Supplied data:

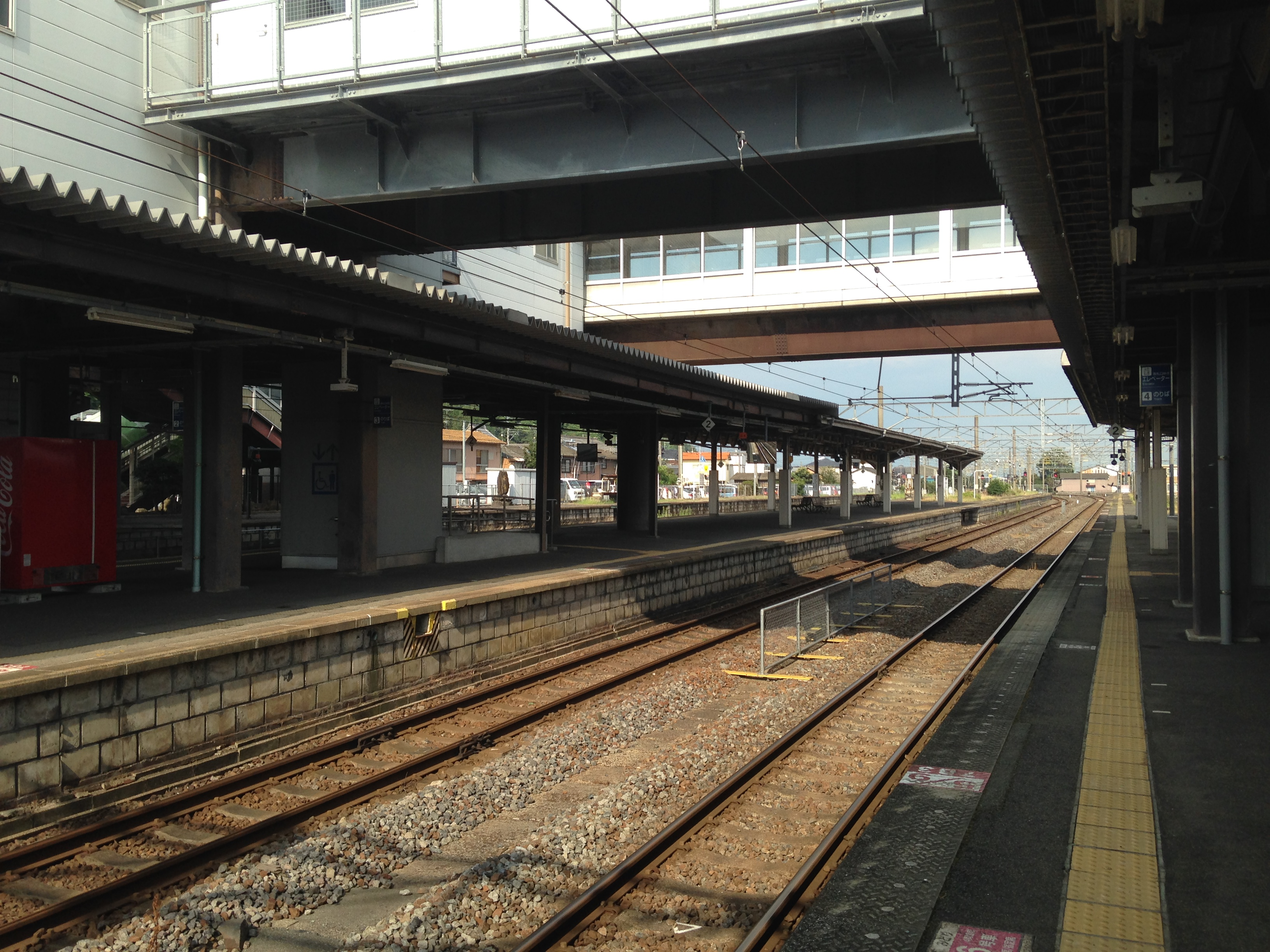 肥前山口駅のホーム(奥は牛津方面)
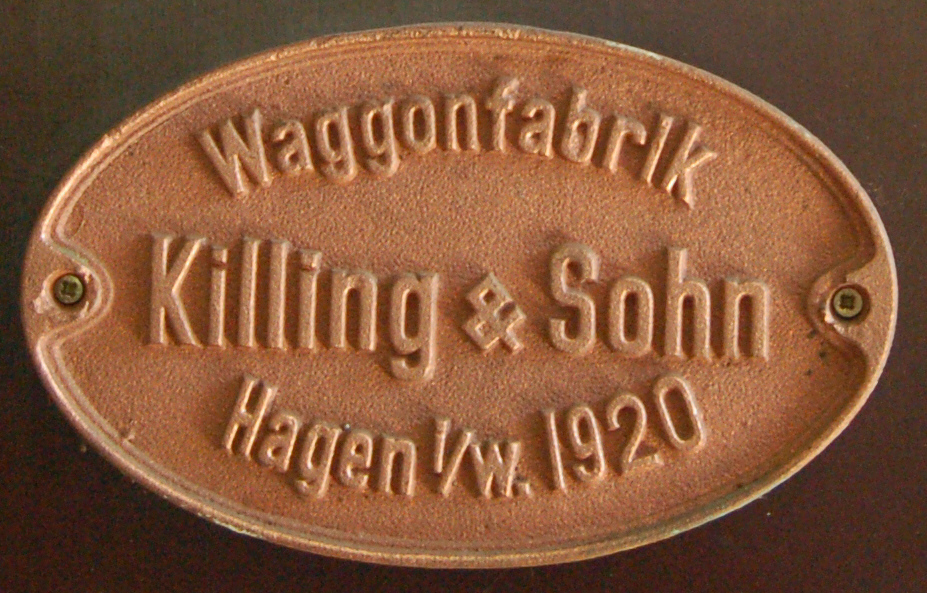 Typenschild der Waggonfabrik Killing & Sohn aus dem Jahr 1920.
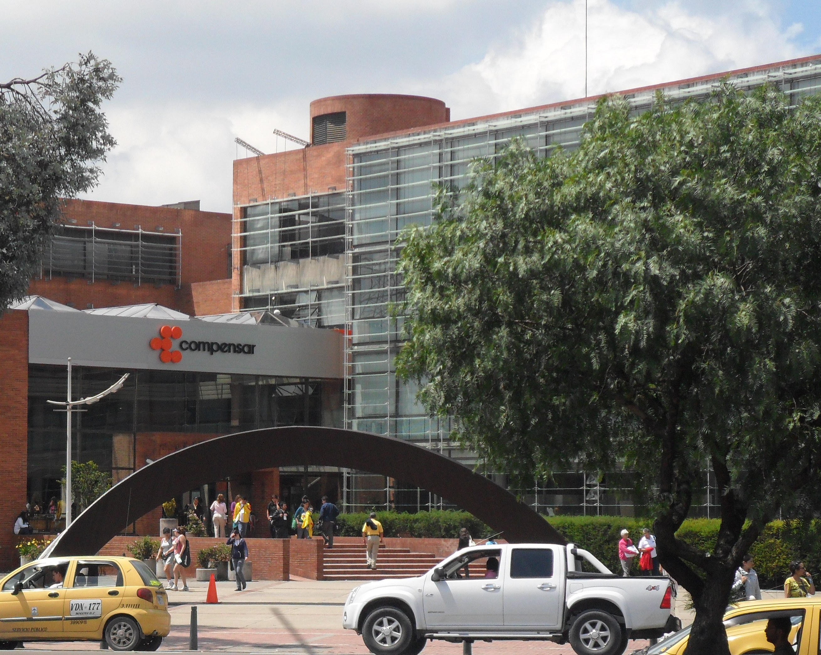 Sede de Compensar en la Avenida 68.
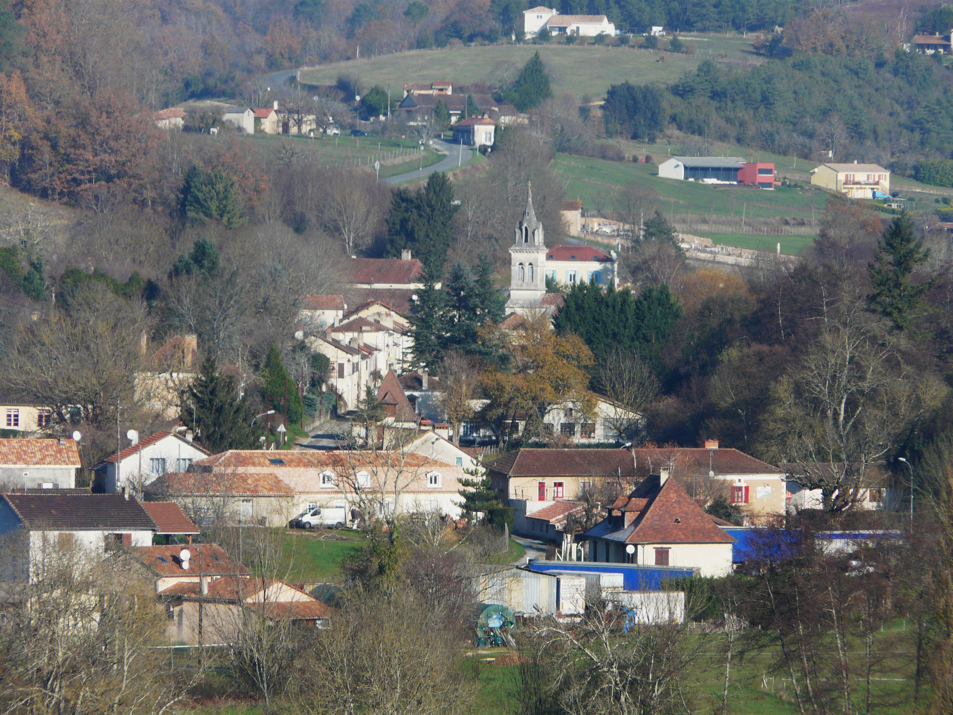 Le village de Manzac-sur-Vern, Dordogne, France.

==

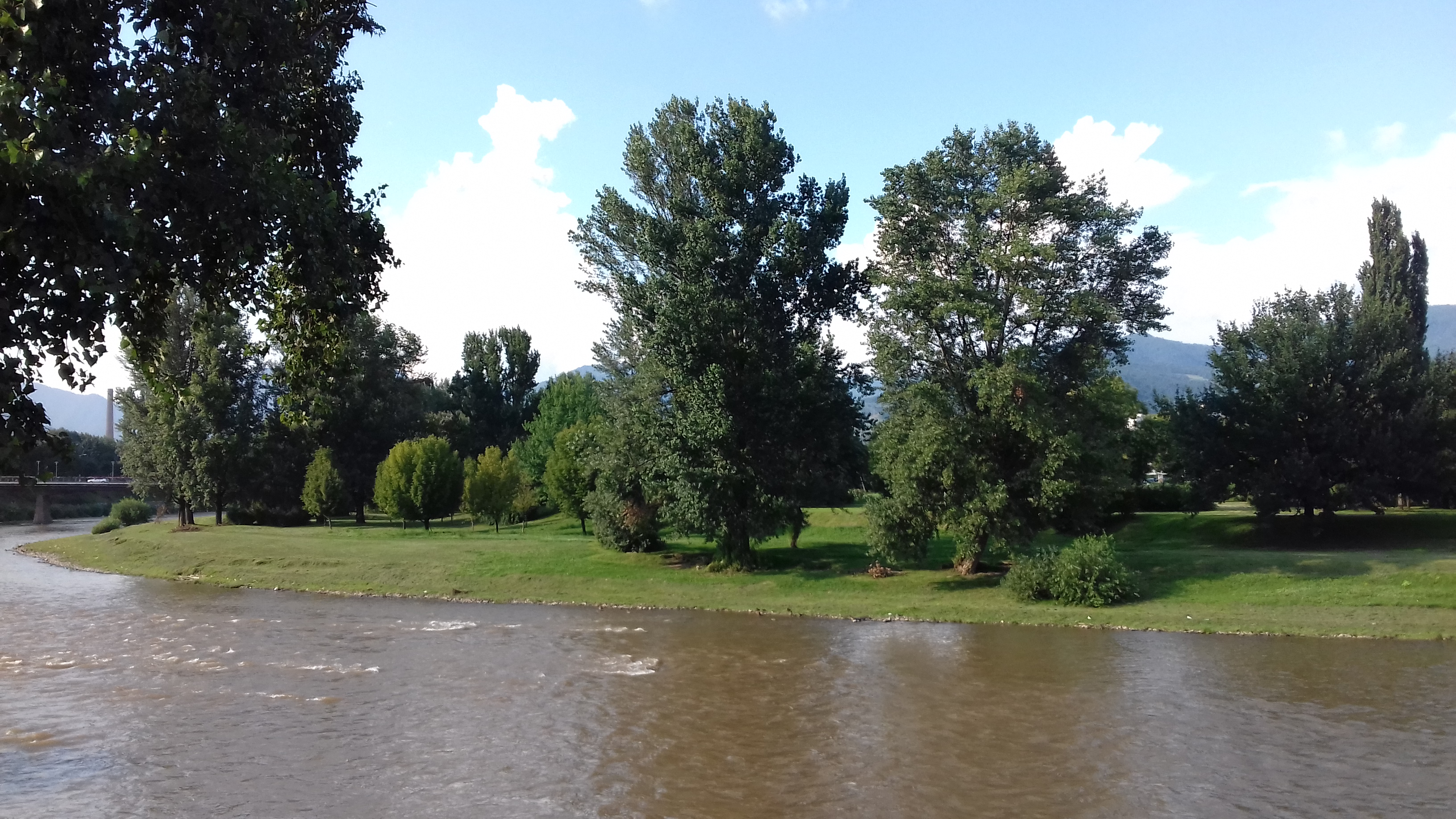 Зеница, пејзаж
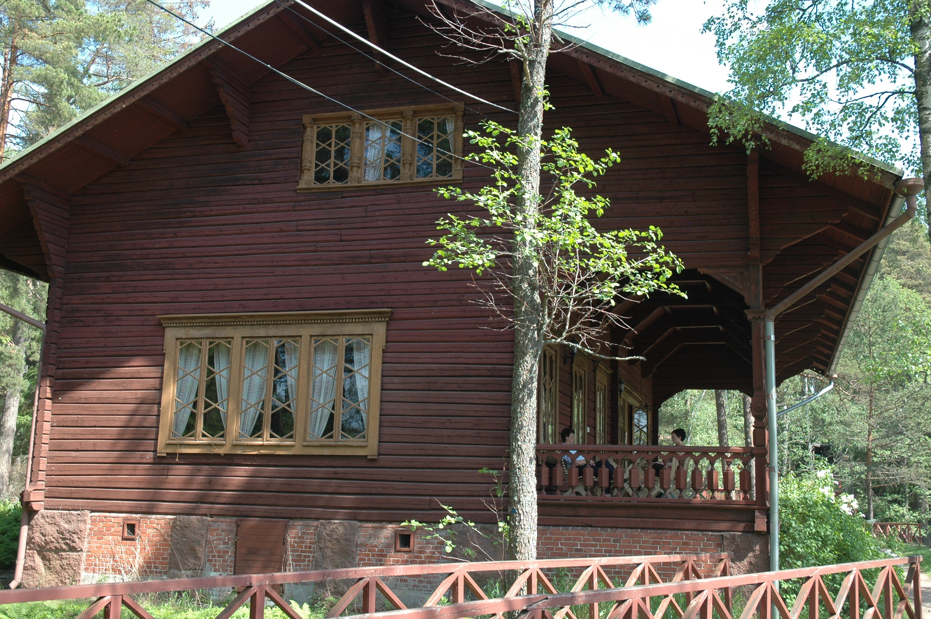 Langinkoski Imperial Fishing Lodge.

Exercise directions: Out of the records above, return only the lines from the one with "肥前山口駅のホーム(奥は牛津方面)" through the one with "Le village de", exactly, and none of the pictures.

Result of this exercise:
 肥前山口駅のホーム(奥は牛津方面)
 Typenschild der Waggonfabrik Killing & Sohn aus dem Jahr 1920.
 Sede de Compensar en la Avenida 68.
 Le village de Manzac-sur-Vern, Dordogne, France.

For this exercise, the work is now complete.